Analysis and sensitivity analysis (lifetime model)

The lifetime analysis results will be presented as incremental cost per QALY gained for both the mother and child, separately and combined. Cost–benefit analysis ratios (defined as incremental health-care savings divided by incremental intervention cost) will be produced for the lifetime time horizon. Deterministic and probabilistic sensitivity analyses will be undertaken for the range of areas of uncertainty (informed by the 95% confidence interval or standard error of the mean input value where available) to explore underlying model assumptions. One-way sensitivity analysis will be undertaken to demonstrate the impact of varying specific inputs for: self-reported outcomes; alternative discount rates (3% and 7%); varying relapse rates and changing adherence rates. Two-way sensitivity analysis will be carried out on variables found to substantially increase the ICER in one-way sensitivity analysis, and those which are correlated. Probabilistic sensitivity analysis will be undertaken using model parameter distributions for ESIP’s 390 input variables.
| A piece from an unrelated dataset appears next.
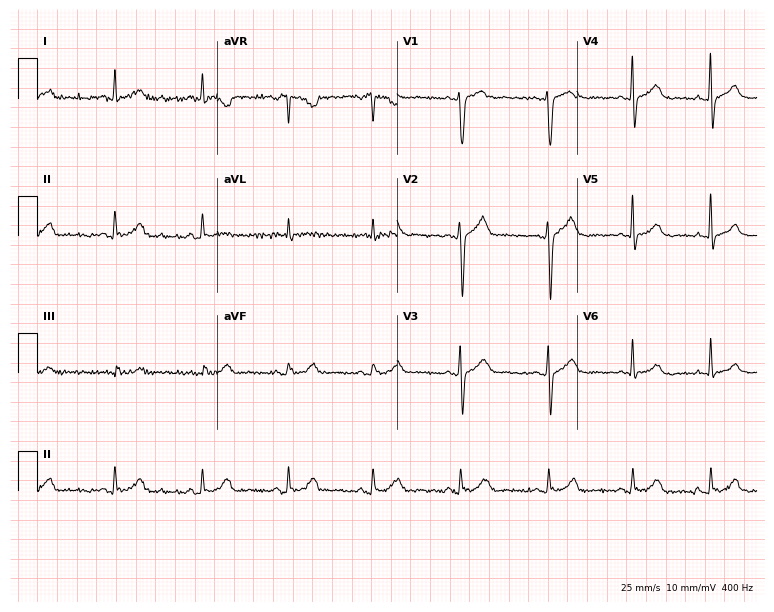
ECG — a man, 41 years old. Labelled as a normal ECG.

Methods used for fitting distributions have been described elsewhere [35]. Ten thousand Monte Carlo simulations will be performed, and cost-effectiveness acceptability curves produced.

Discussion

While many pregnant women are highly motivated to quit smoking [56], they face significant challenges including a lack of effective support from clinicians [57]. This study represents one of the few analyses conducted of the cost-effectiveness of smoking cessation interventions that target antenatal healthcare providers for pregnant women and conducted under ‘real world’ conditions. There is increasing demand for evidence of cost-effectiveness of implementation of healthcare interventions to provide policy makers with critical information for the best value-for-money spend on finite budgets. Randomised controlled trials of the clinical effectiveness of interventions and their implementation can provide good opportunities to conduct an economic evaluation alongside the trial, provided the appropriate steps are taken from the outset to ensure that the design of the trial is fit-for-purpose [51]. Decreasing antenatal smoking to reduce the effects on pregnancy and newborn outcomes is a government priority [58, 59]. Evidence of the effectiveness and cost-effectiveness of smoking cessation interventions is required to implement evidence-based, health system-wide SCS innovations. This study will provide evidence of MOHMQuit’s costs and benefits to inform decisions on scalability.
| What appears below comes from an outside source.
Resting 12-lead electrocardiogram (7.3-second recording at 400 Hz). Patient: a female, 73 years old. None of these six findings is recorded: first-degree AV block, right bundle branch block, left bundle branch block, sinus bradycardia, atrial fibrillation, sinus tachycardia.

The MOHMQuit trial economic evaluation has been planned using available national and international guidelines for conducting economic evaluations [51, 60], promoting greater transparency in the methods undertaken and increasing the rigor and validity of the findings. While it will draw on the MOHMQuit trial results for model inputs, the economic evaluation will adopt its own methods and analysis and results will be reported separately from the main trial without duplicating information. The ESIP model provides a comprehensive approach to estimating costs, outcomes, and long-term cost-effectiveness and cost-utility, of smoking cessation interventions in pregnancy [35]. Its ability to provide common outcome measures (for example, incremental cost per QALY) allow comparisons between smoking cessation and other healthcare interventions. Where possible, ESIP will be populated with NSW and Australian data, however initial investigations have found that local level data may not be available for all model parameters. The analysis might be strengthened through adaptation of the ESIP model to allow for comparison between population sub-groups with higher rates of smoking in pregnancy. The study will provide essential policy-relevant information for decision makers on the value of evidence-based implementation of support for antenatal healthcare providers delivering SCS for pregnant women.